__Directions__: Copy out each entry precisely; no image belongs in the result.
START Data records
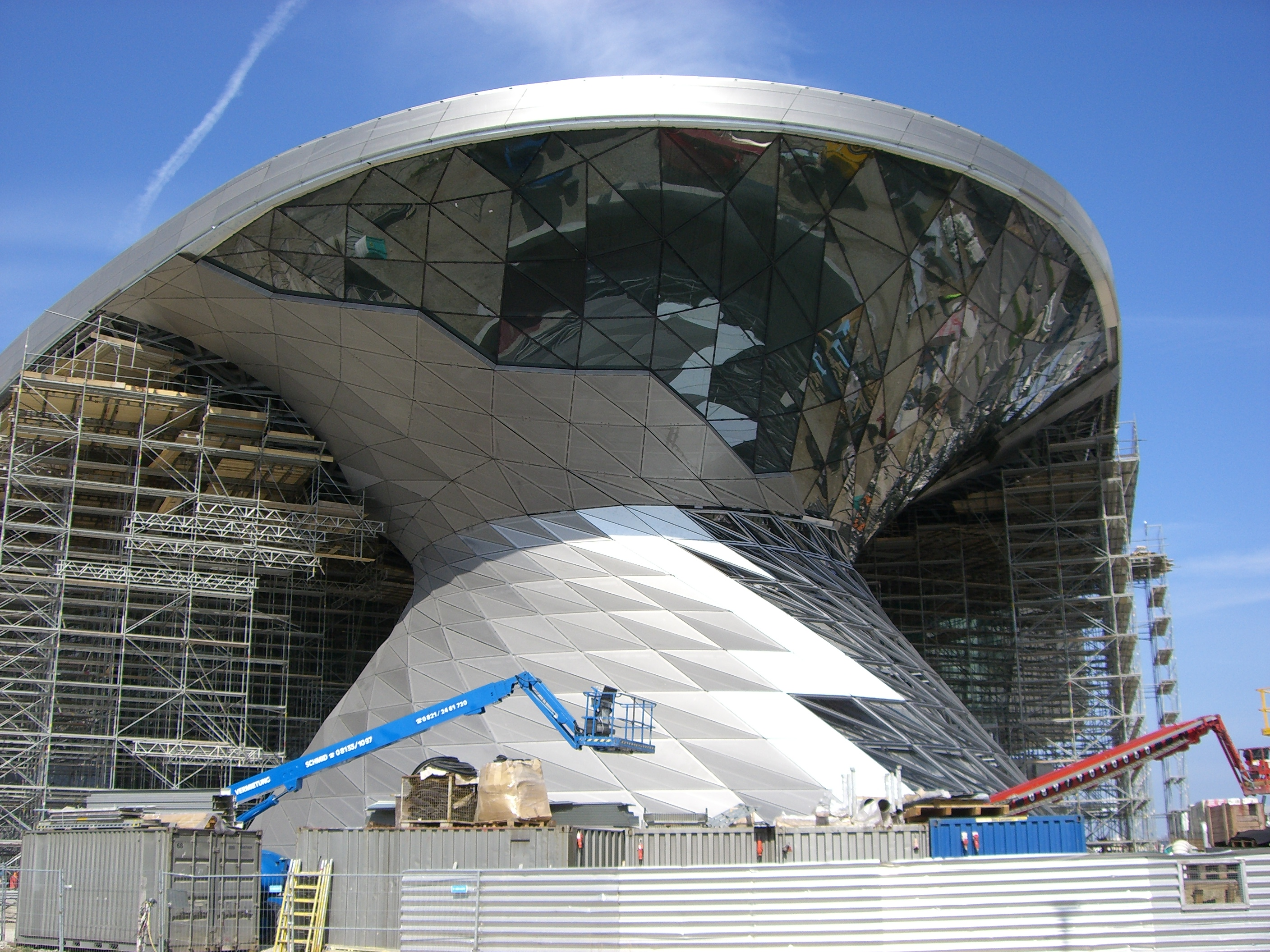 Die im Bau befindliche BMW Welt
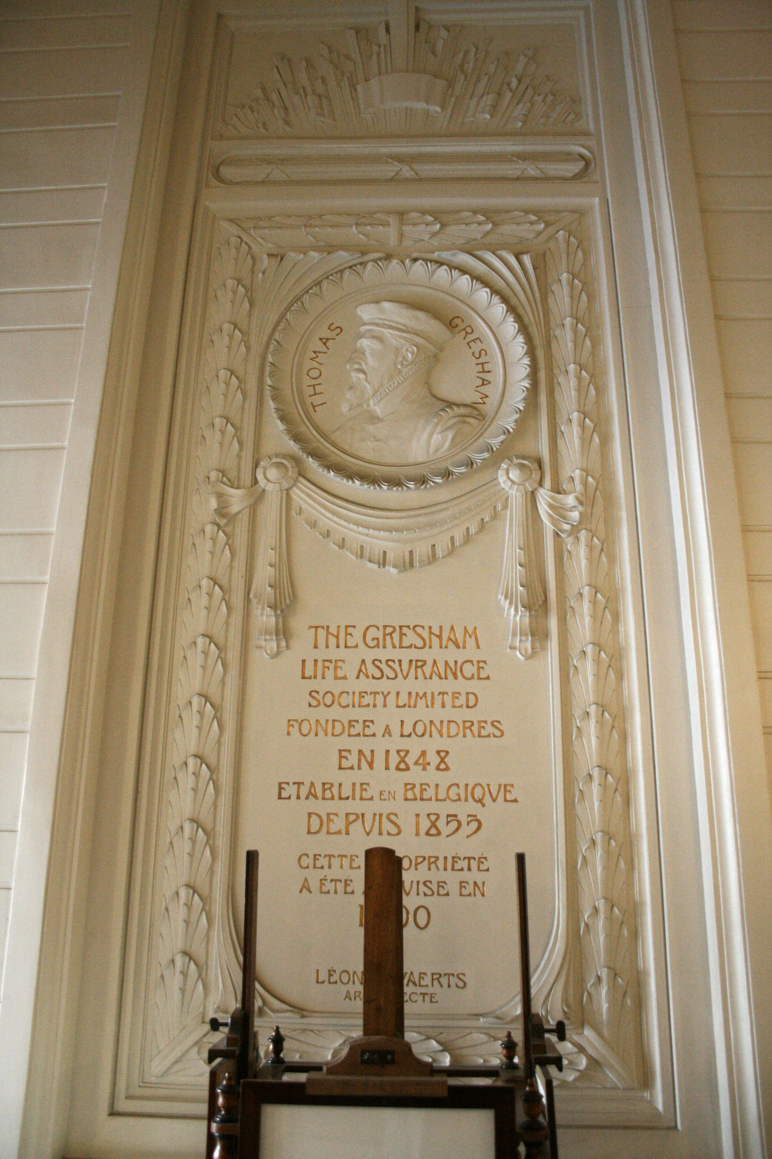 Place Royale 3, Bruxelles (Belgique). Bâtiment connu sous le nom "Hôtel Gresham". Intérieur Art Nouveau
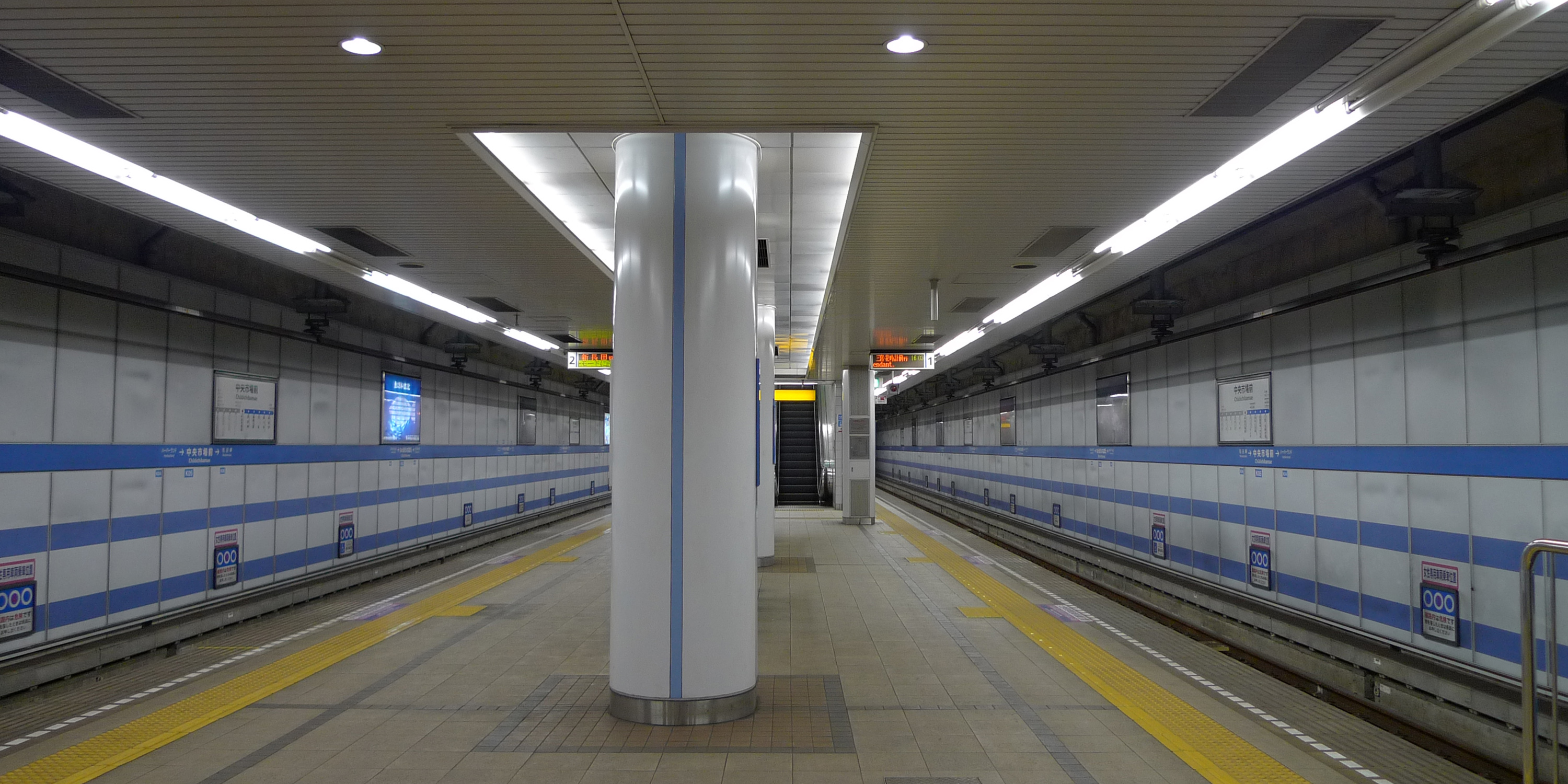 神戸市営地下鉄海岸線中央市場前駅ホーム
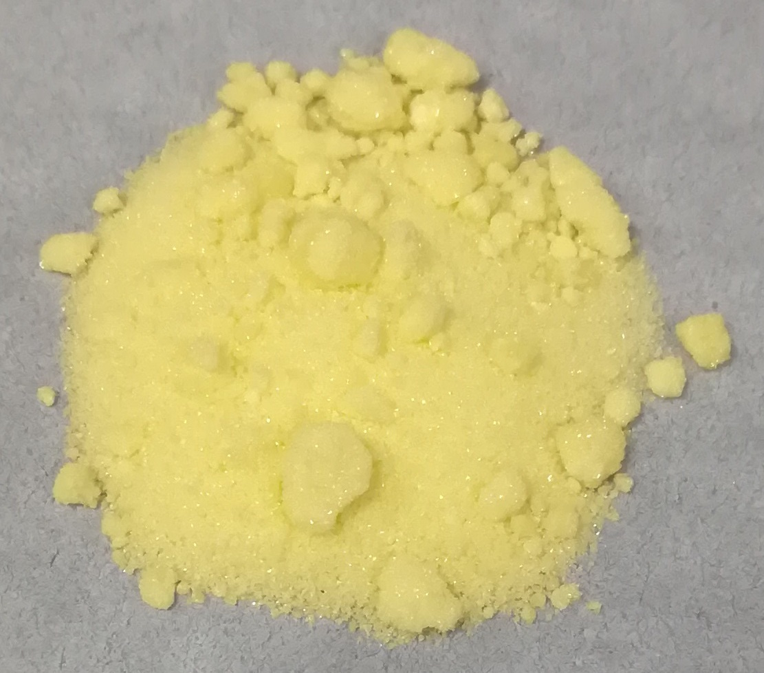 中文（中国大陆）: 乙酸钬(III)的样品 吴语: 醋酸钬个样品
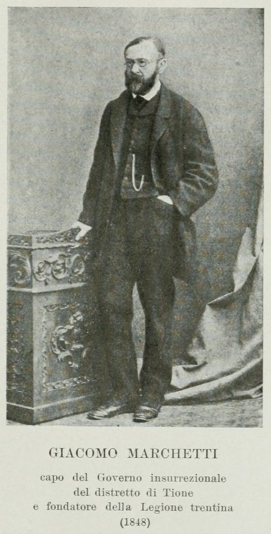 Giacomo Marchetti, capo del Governo insurrezionale del distretto di Tione e fondatore della Legione trentina (1848).
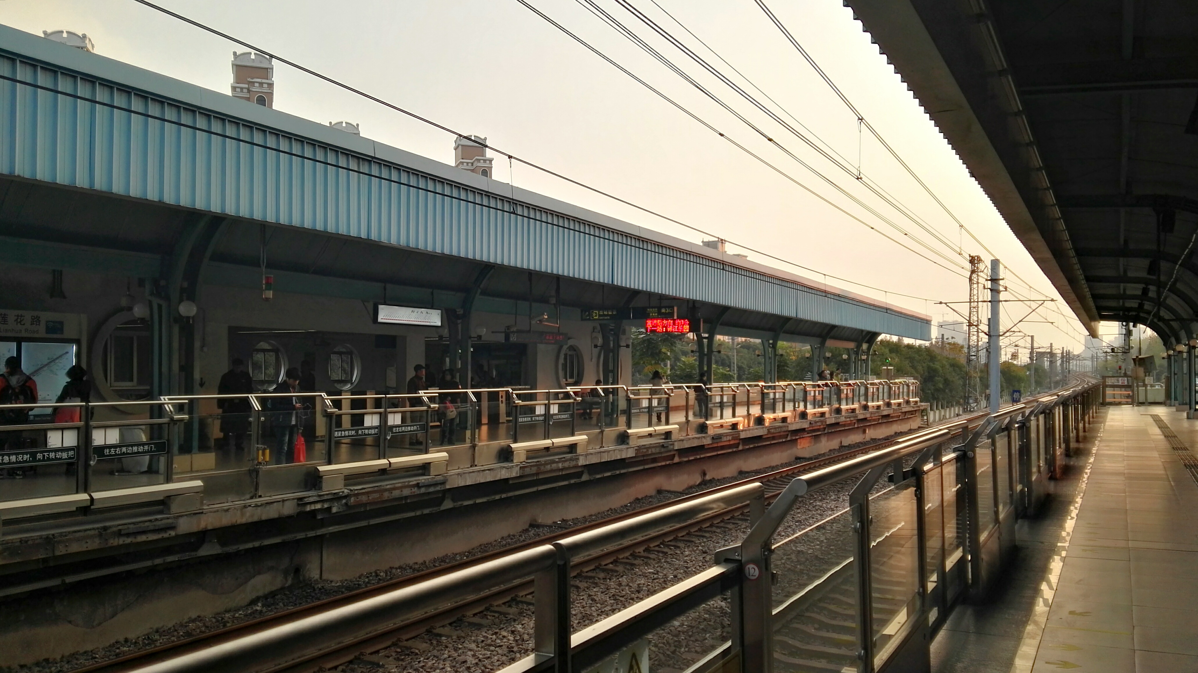 莲花路站站台
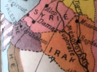 Tirée du Nouvel Atlas classique de Maurice Fallex, cette carte montre l'étendue de la Palestine mandataire
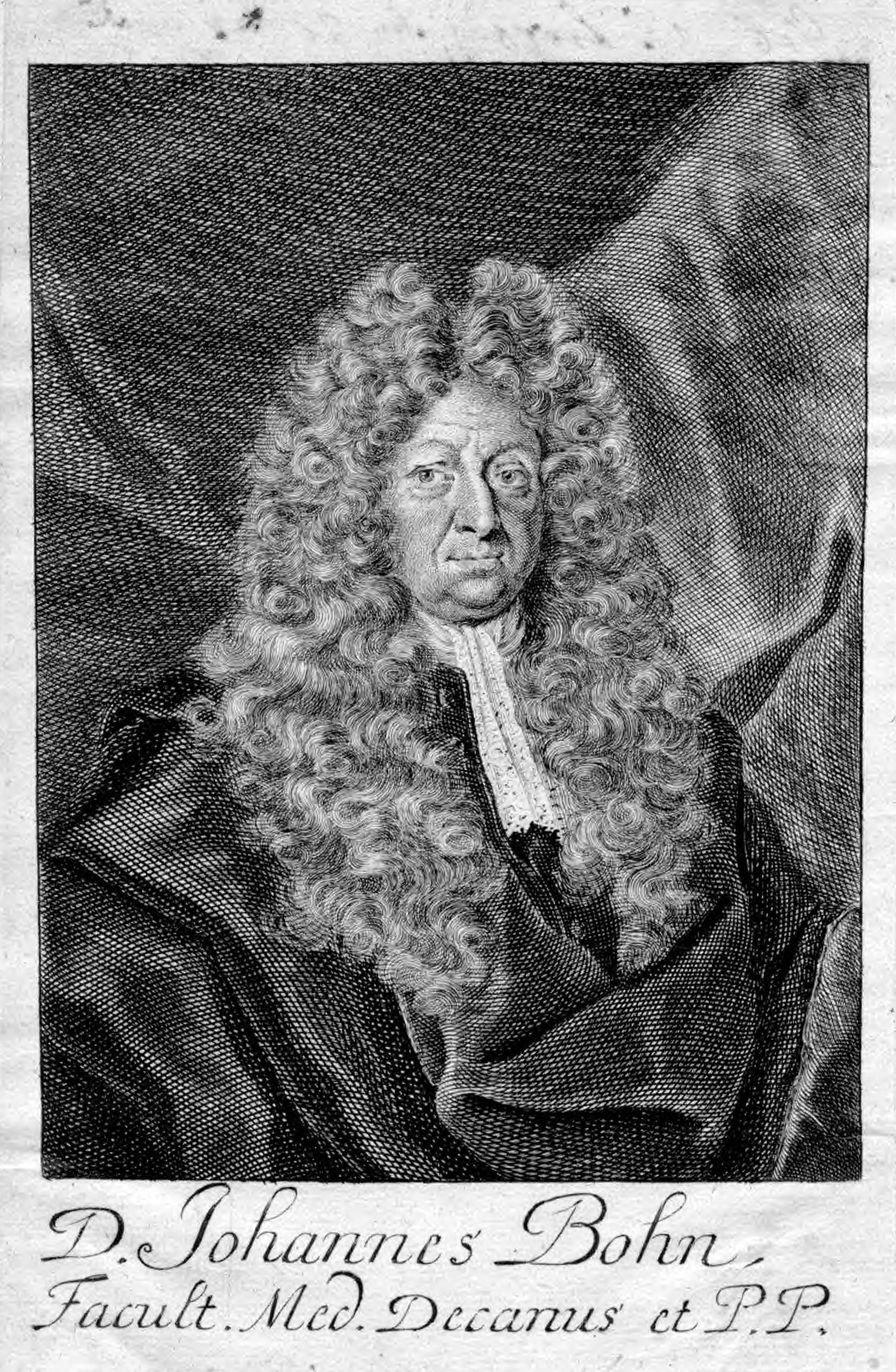 Johannes Bohn (1640–1718), deutscher Mediziner / German physician
END Data records
__Reply__:
 Die im Bau befindliche BMW Welt
 Place Royale 3, Bruxelles (Belgique). Bâtiment connu sous le nom "Hôtel Gresham". Intérieur Art Nouveau
 神戸市営地下鉄海岸線中央市場前駅ホーム
 中文（中国大陆）: 乙酸钬(III)的样品 吴语: 醋酸钬个样品
 Giacomo Marchetti, capo del Governo insurrezionale del distretto di Tione e fondatore della Legione trentina (1848).
 莲花路站站台
 Tirée du Nouvel Atlas classique de Maurice Fallex, cette carte montre l'étendue de la Palestine mandataire
 Johannes Bohn (1640–1718), deutscher Mediziner / German physician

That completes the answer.